Reclaiming Growth

Reclaiming Growth
Photo by Markus Winkler / Unsplash

In the context of careers and business, the word "growth" has become...dirty. And not in a literal, wholesome, dirt-under-the-fingernails way. So let's reclaim it.

If you've read my other post(s) about a career or business being a garden rather than a path, you may see where I'm going with this. If not...I may have just given it away anyway.

Plants. I'm talking about plants. As a metaphor.

The tech bros and business gurus are all about "growth." To them, it means making that profit line go up to keep shareholders happy. And often, to do that, they focus on cutting costs for quick gains, to make a particular quarter seem successful. To do that, they lay people off, cut corners, reduce quality.

Is that growth? Really? To me it sounds like the opposite.

Not to mention, there's often no view to the long-term stability or even survivability of a business. As long as the CEO has time to move to a new gig before a company crumbles. Am I generalizing? Sure. But then, this has all been discussed in much more depth by many, many people. Look up "enshittification" for one of my favorite angles on the phenomenon.

Then there's growth on a personal/career level. All about making more money, having a higher-status title. This implies that progress is linear, that we're all pushing forward in our lives, and anything that doesn't seem like an "improvement" over a previous step is a failure. A "lateral move" is a failure these days.

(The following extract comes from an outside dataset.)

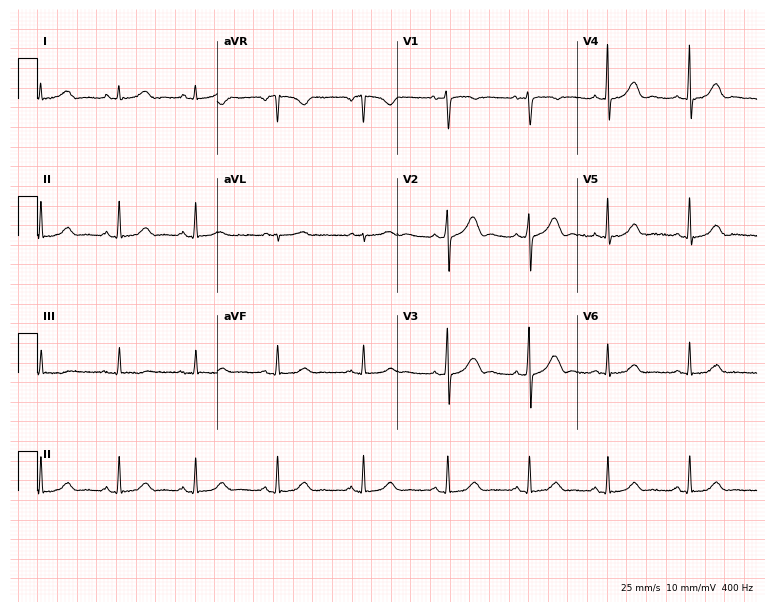
12-lead ECG from a female, 36 years old. Screened for six findings — first-degree AV block, right bundle branch block (RBBB), left bundle branch block (LBBB), sinus bradycardia, atrial fibrillation (AF), sinus tachycardia — none is recorded. Other findings, if any, are not listed.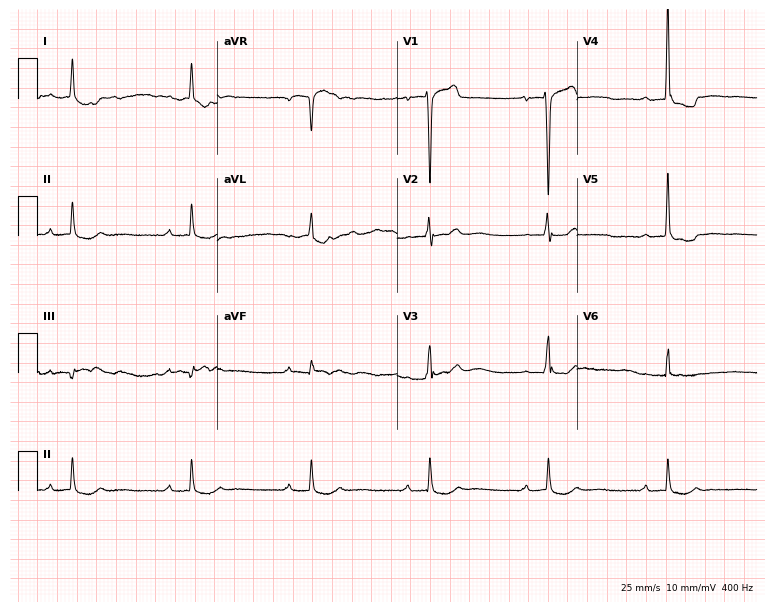
Electrocardiogram (7.3-second recording at 400 Hz), a female, 79 years old. Of the six screened findings (first-degree AV block, right bundle branch block, left bundle branch block, sinus bradycardia, atrial fibrillation, sinus tachycardia), none is recorded.

A pause--or excuse me, a "gap in the resume"--is a failure. Growth is about constant, linear increases in wealth and status.

Now, let's take a look at what the word means in nature, and maybe we can start moving back to that. If your career or business is a plant, or a garden, or any kind of biological organism, there are some pretty key distinctions from the above ideas of growth.

Distinction number one: It. Takes. Time.

Instant growth isn't growth. I don't even know what to call it--it's most likely a magic trick, a con, a swindle. An illusion, Michael.

Sometimes something will go through a growth spurt, growing a relatively large amount in a short period of time. These are exceptional and temporary, unlike the "30% year over year" bullshit, but also, they're only relatively rapid. You can't visibly spot your toddler getting taller.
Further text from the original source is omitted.